Note that the end-effector's angular velocity is, of course, the sum of the joint velocities. Another possibility that yields exactly the same result would be to explicitly include the equation for angular velocity and then calculate the Jacobian accordingly.
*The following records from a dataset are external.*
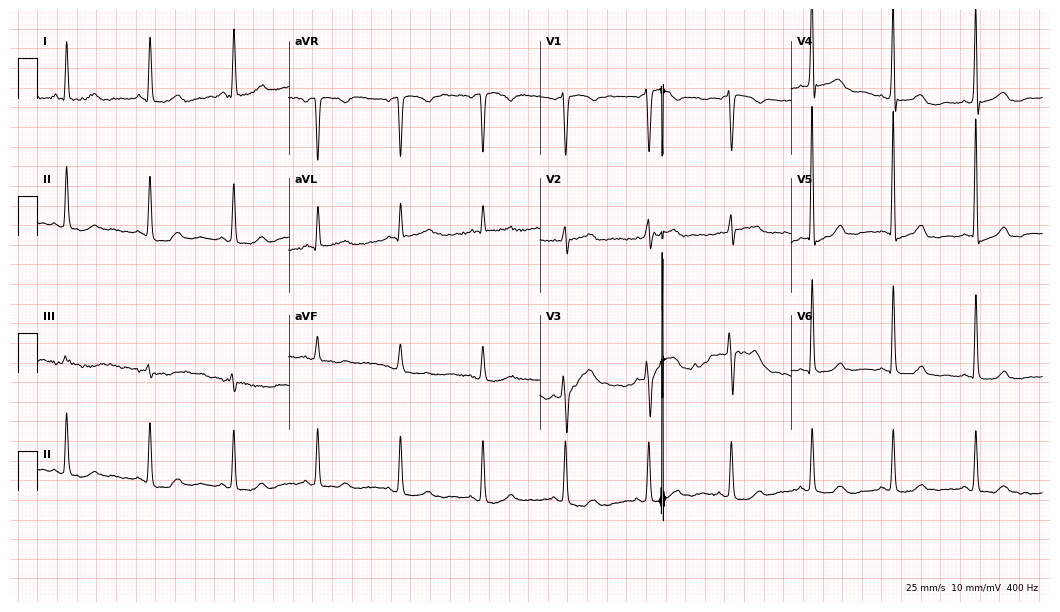
Standard 12-lead ECG recorded from a woman, 76 years old (10.2-second recording at 400 Hz). Read as a normal ECG.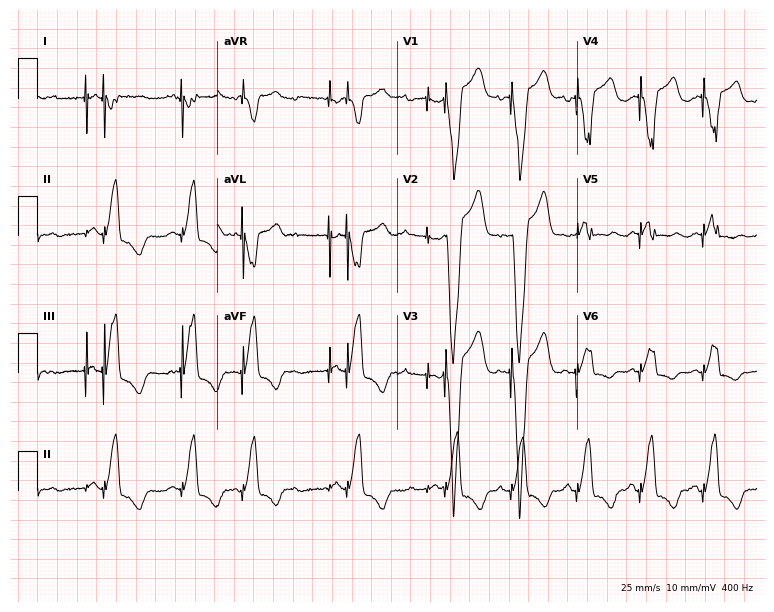
Electrocardiogram, a female, 78 years old. Of the six screened findings (first-degree AV block, right bundle branch block, left bundle branch block, sinus bradycardia, atrial fibrillation, sinus tachycardia), none is recorded. Other findings, if any, are not listed.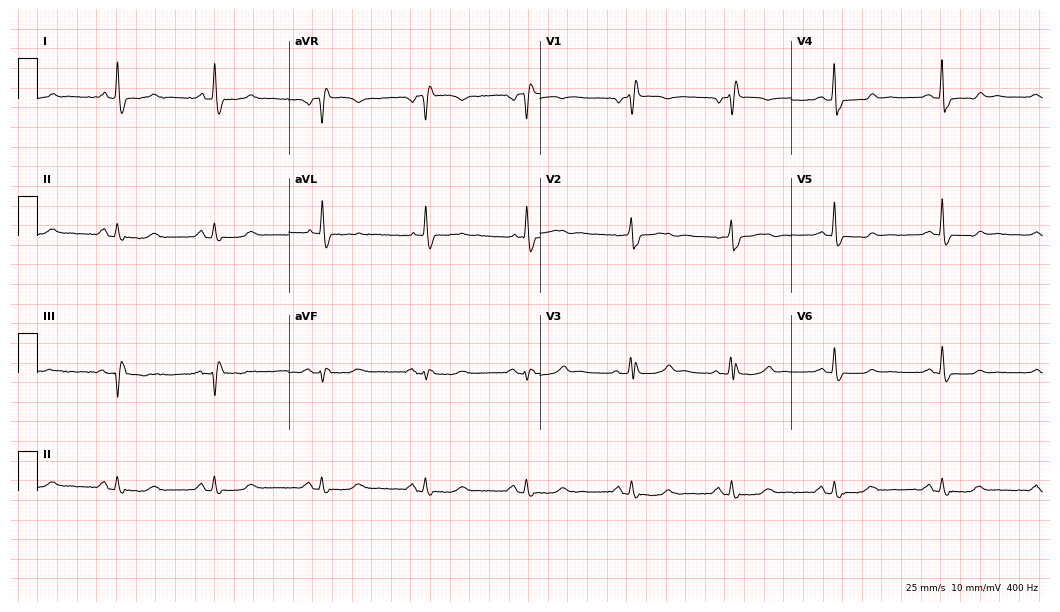
Standard 12-lead ECG recorded from a female patient, 76 years old. The tracing shows right bundle branch block (RBBB).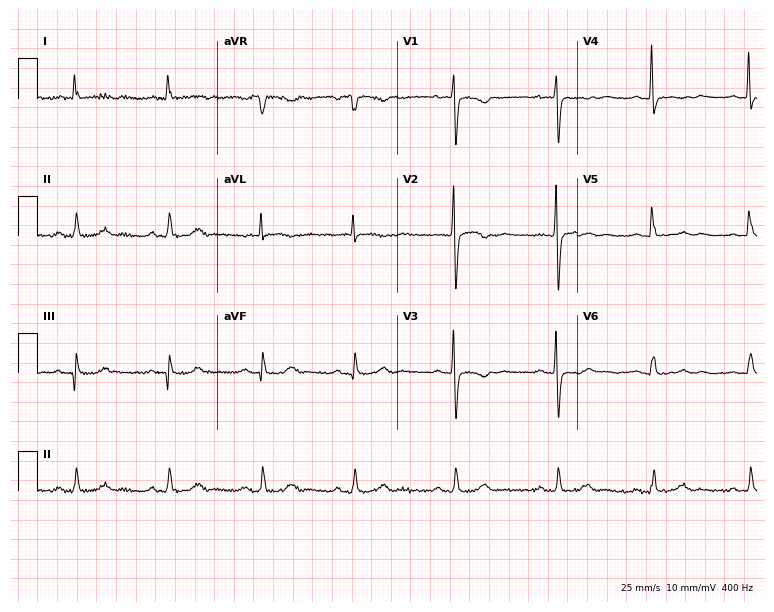
Standard 12-lead ECG recorded from a 75-year-old female (7.3-second recording at 400 Hz). None of these six findings is recorded: first-degree AV block, right bundle branch block, left bundle branch block, sinus bradycardia, atrial fibrillation, sinus tachycardia. Other findings, if any, are not listed.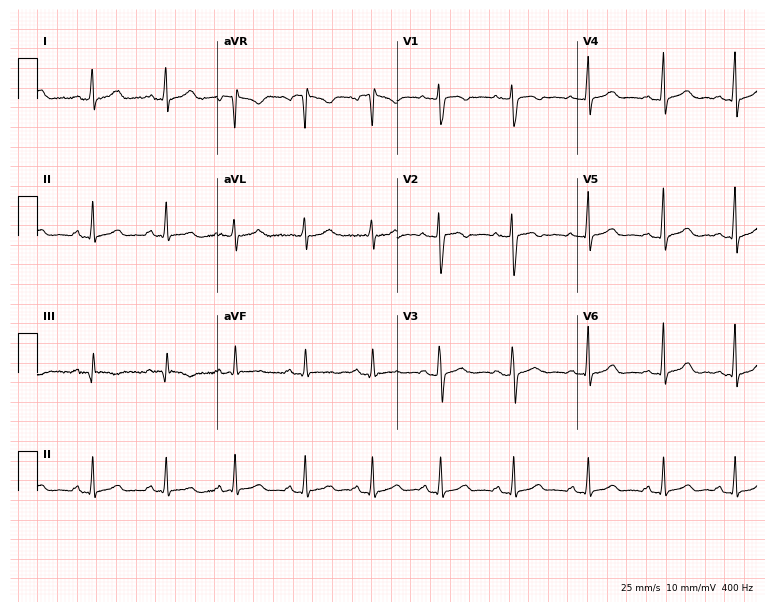
12-lead ECG from a female patient, 32 years old. Labelled as a normal ECG.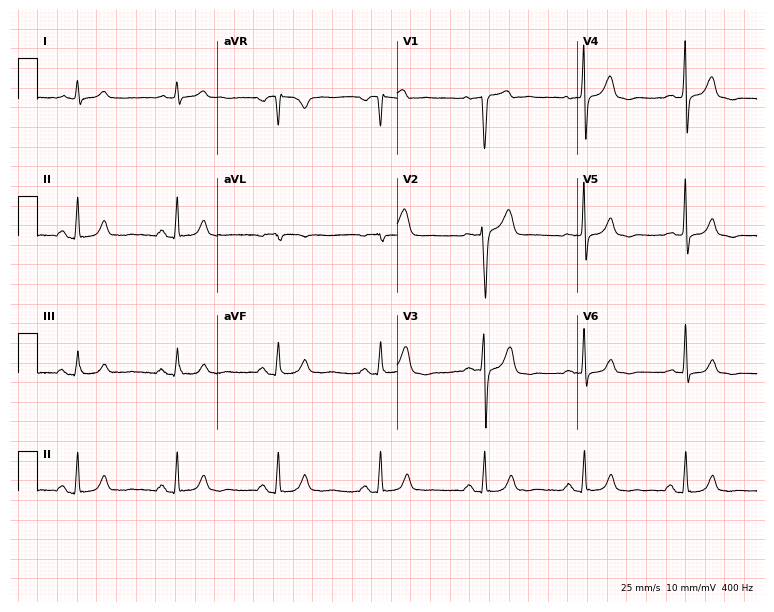
12-lead ECG from a 44-year-old male. No first-degree AV block, right bundle branch block, left bundle branch block, sinus bradycardia, atrial fibrillation or sinus tachycardia recorded for this tracing. Only these six findings were labelled.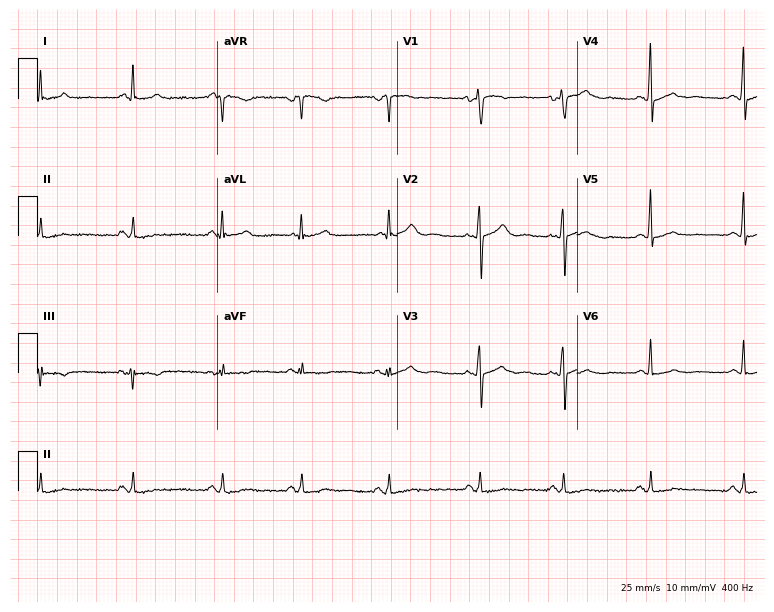
Resting 12-lead electrocardiogram. Patient: a woman, 47 years old. None of these six findings is recorded: first-degree AV block, right bundle branch block (RBBB), left bundle branch block (LBBB), sinus bradycardia, atrial fibrillation (AF), sinus tachycardia. Findings outside these six are not listed.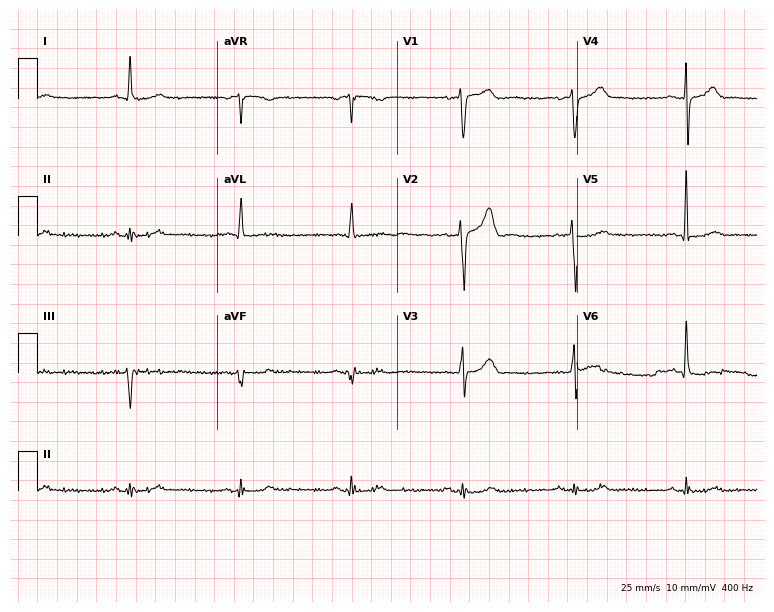
Standard 12-lead ECG recorded from a man, 68 years old (7.3-second recording at 400 Hz). None of these six findings is recorded: first-degree AV block, right bundle branch block, left bundle branch block, sinus bradycardia, atrial fibrillation, sinus tachycardia.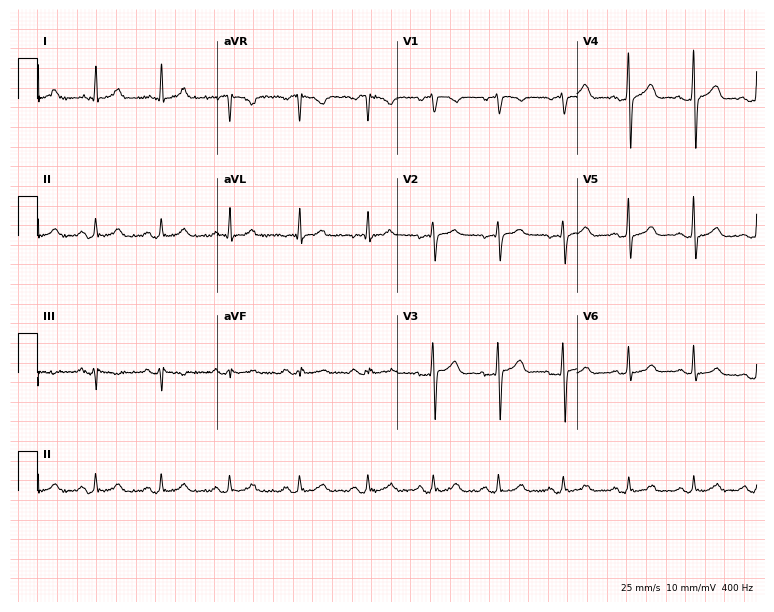
12-lead ECG from a male, 52 years old. Labelled as a normal ECG.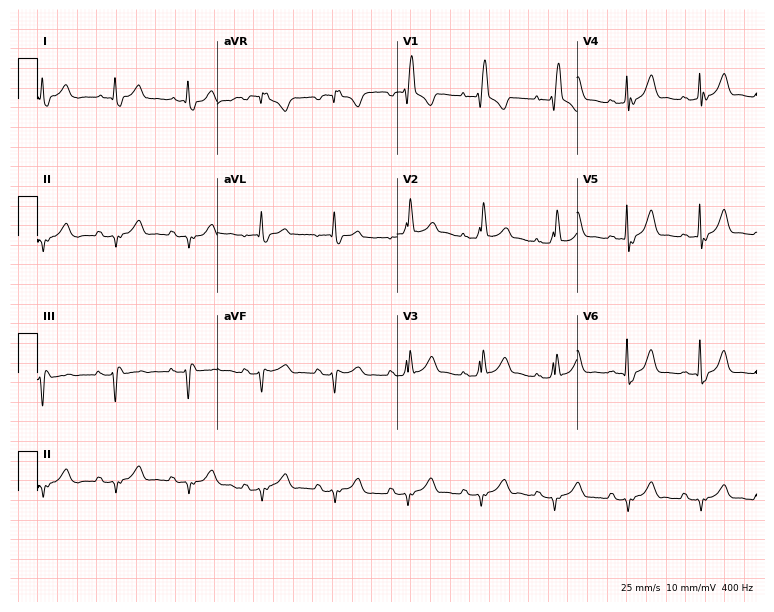
ECG (7.3-second recording at 400 Hz) — a male patient, 83 years old. Screened for six findings — first-degree AV block, right bundle branch block, left bundle branch block, sinus bradycardia, atrial fibrillation, sinus tachycardia — none is recorded.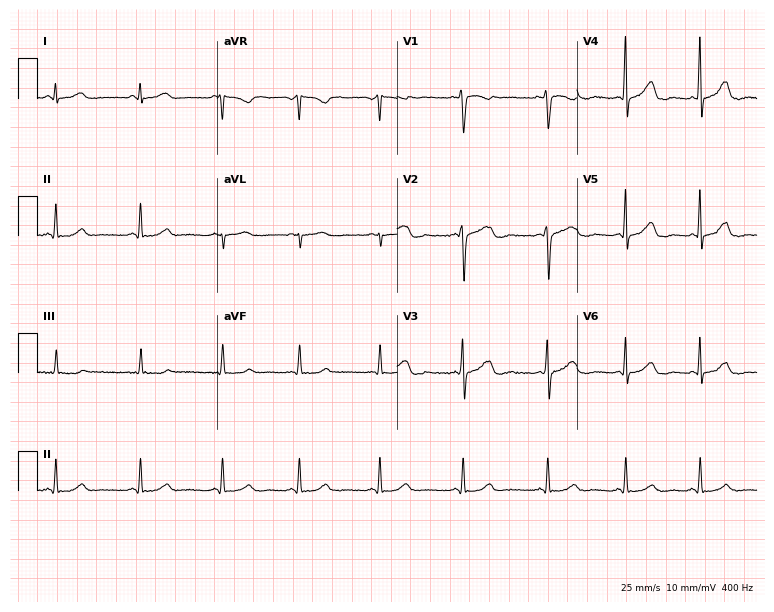
12-lead ECG from a 31-year-old female (7.3-second recording at 400 Hz). Recorded interpretation: within normal limits.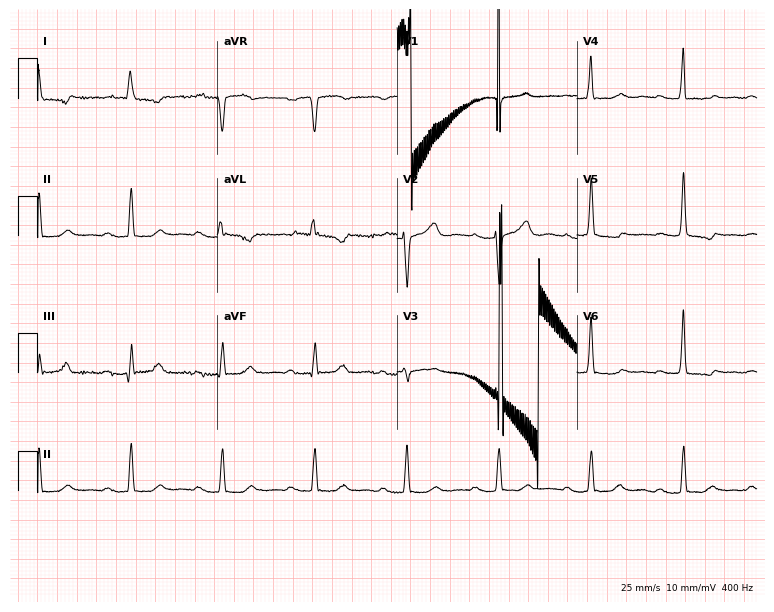
Standard 12-lead ECG recorded from a woman, 65 years old. The tracing shows first-degree AV block.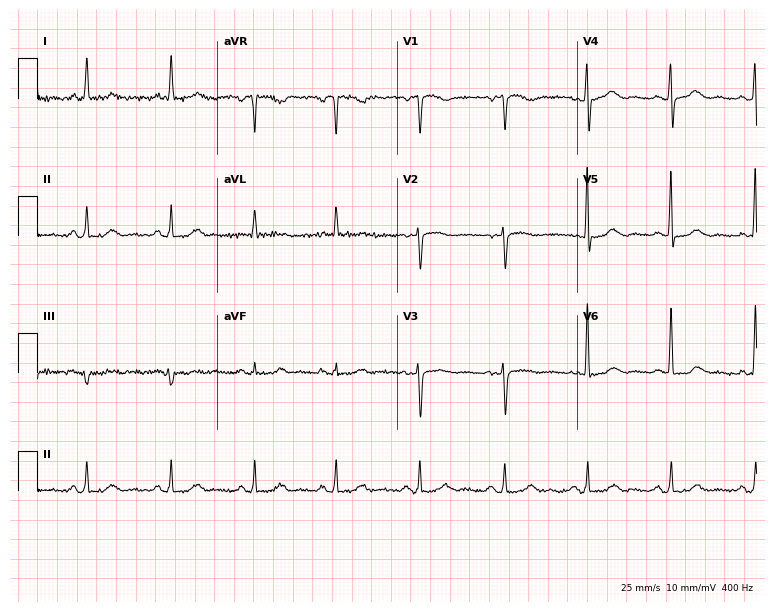
Electrocardiogram (7.3-second recording at 400 Hz), a female, 72 years old. Overall reading on record: normal ECG.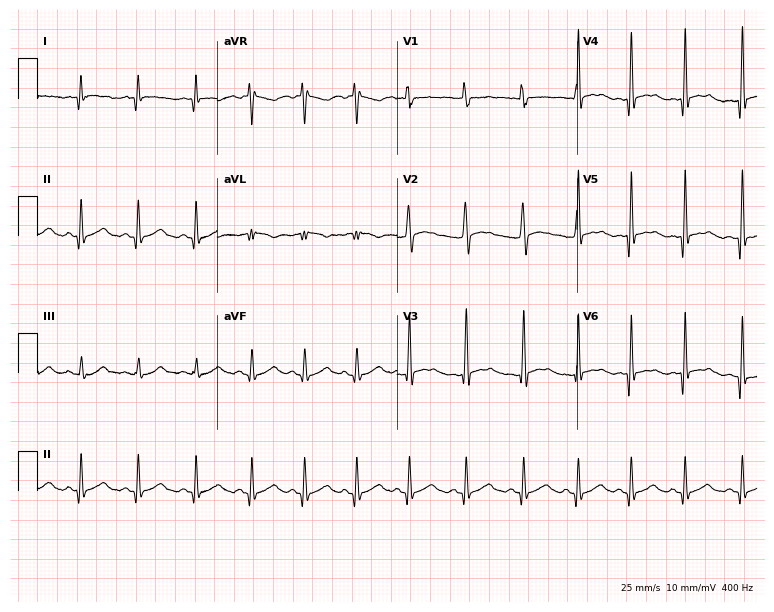
12-lead ECG from a man, 19 years old (7.3-second recording at 400 Hz). Shows sinus tachycardia (a sinus rate of 100 beats per minute or more).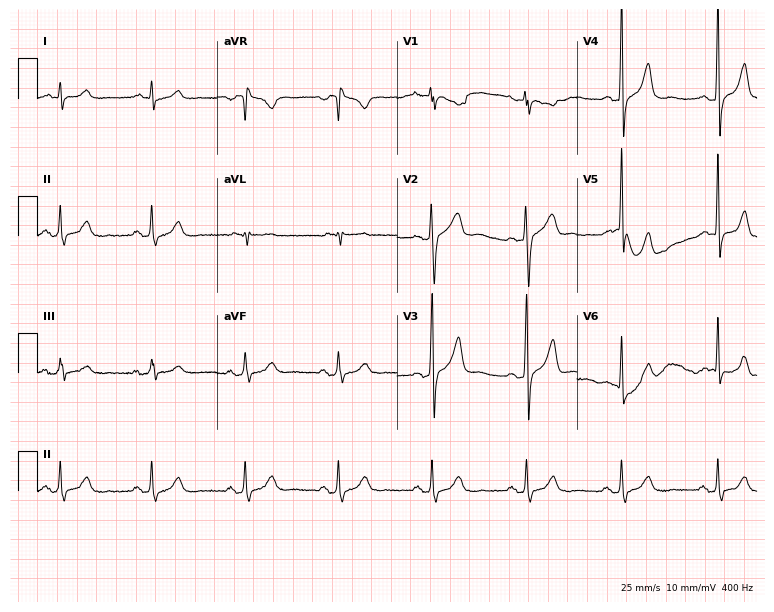
ECG — a male patient, 48 years old. Labelled as a normal ECG.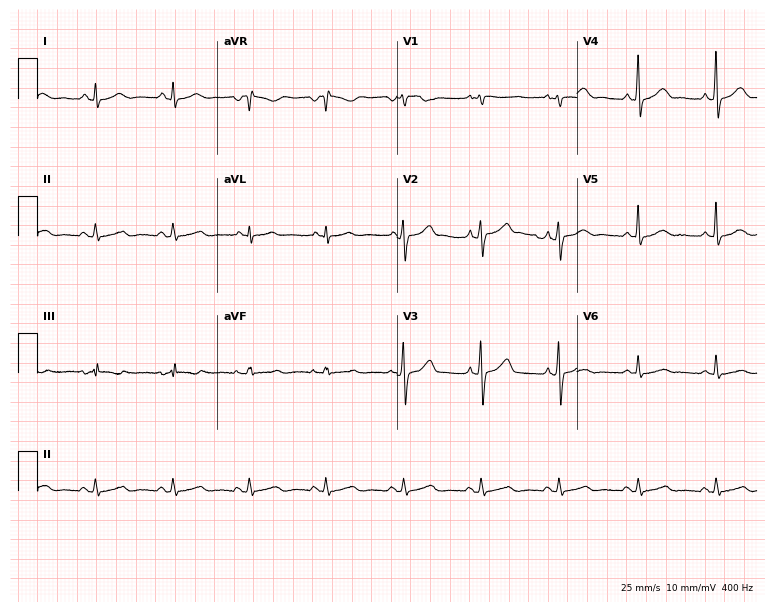
Electrocardiogram, a 49-year-old female. Overall reading on record: normal ECG.

This result is, as could already be expected, the same as the one in the above example, where the link transformation matrices were used to achieve the result.

This problem can easily be solved by inverting the Jacobian...

If the Jacobian ${\displaystyle J}$  is invertible, inverting it can be used to easily calculate the joint velocities if the (Cartesian) end-effector velocity is given. Locations (combinations of ${\displaystyle \theta _{i}}$  where the Jacobian is not invertible are called singularities. Setting the determinant of ${\displaystyle J}$  equal to zero and solving for ${\displaystyle \theta }$  allows for finding these singularities. These positions correspond to the loss of a degree of freedom.